[[ DATA BLOCK open ]]

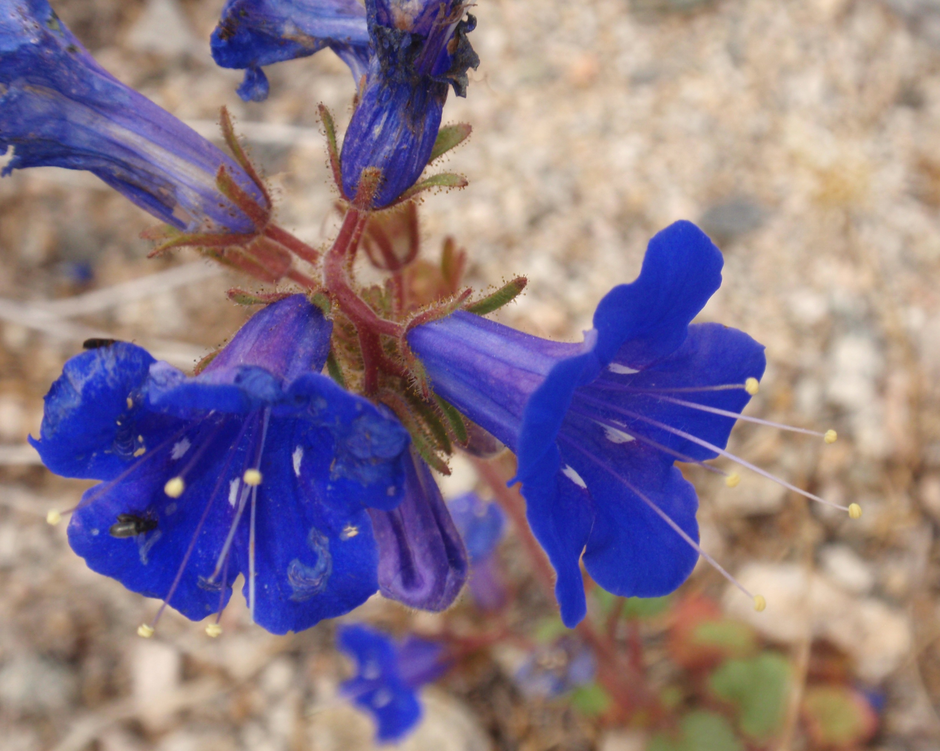 Desert Bluebells 02
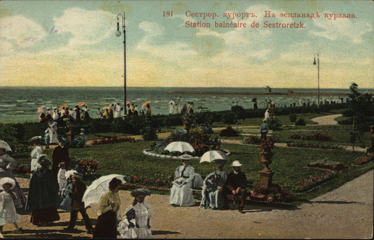 Сестрорецкий курзал
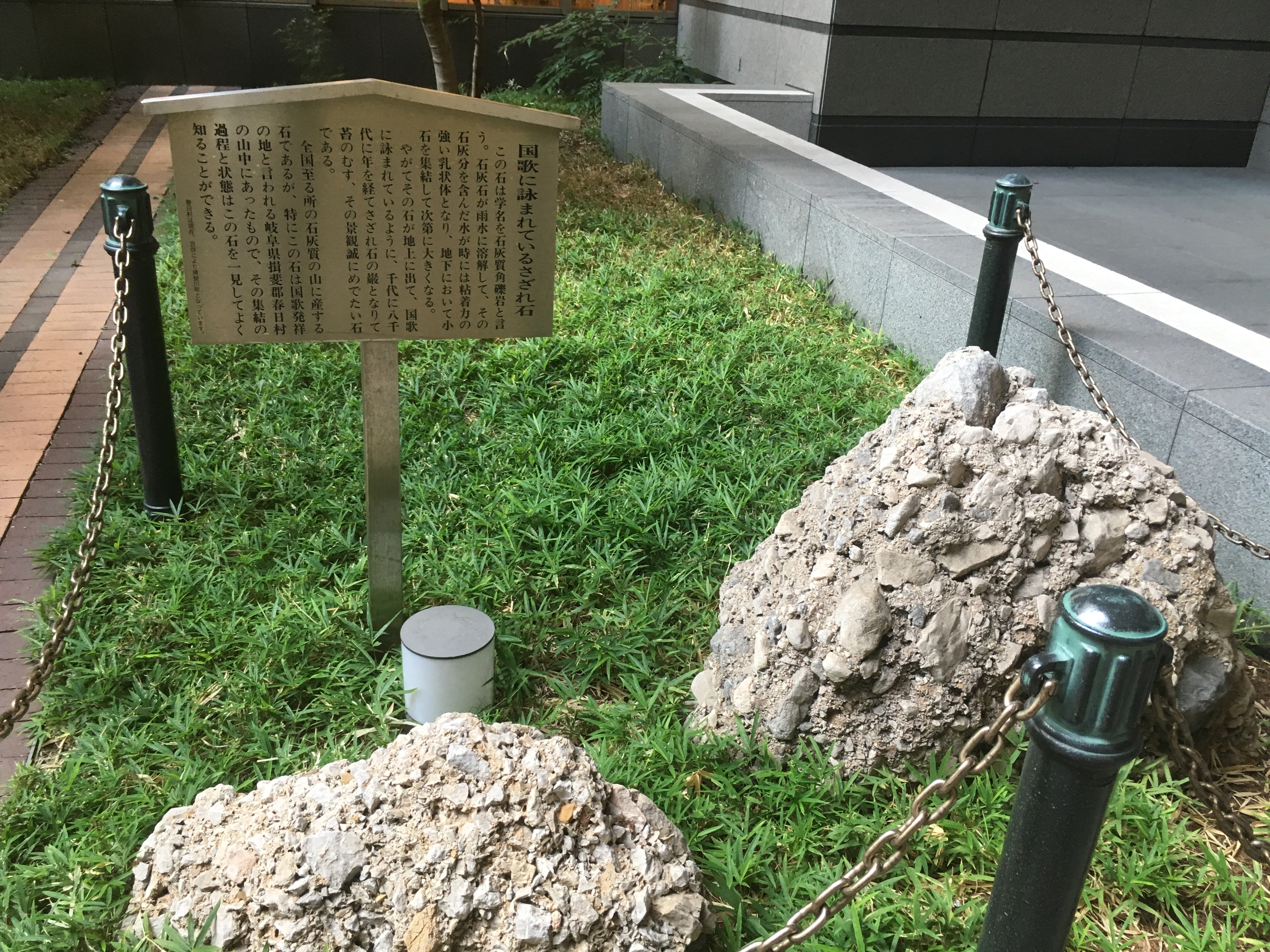 文科省敷地内にあるさざれ石
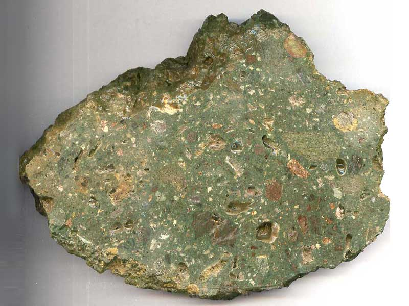 Fragment de brèche d'impactite du cratère d'impact de Rochechouart (France). Suévite de Chassenon Chassenon est une ville située dans le cratère de l'impact. Ce fragment montre une matrice présentant un taux de fusion assez élevé dans laquelle se sont mélangés des morceaux de la roche du socle. La matrice présente une coloration verdatre spécifique.

[[ DATA BLOCK closed ]]

YOUR GOAL
From the line containing "文科省敷地内にあるさざれ石" down to the final line of the material, restate every line word for word, and only those; drop the pictures.

EXERCISE RESULT
 文科省敷地内にあるさざれ石
 Fragment de brèche d'impactite du cratère d'impact de Rochechouart (France). Suévite de Chassenon Chassenon est une ville située dans le cratère de l'impact. Ce fragment montre une matrice présentant un taux de fusion assez élevé dans laquelle se sont mélangés des morceaux de la roche du socle. La matrice présente une coloration verdatre spécifique.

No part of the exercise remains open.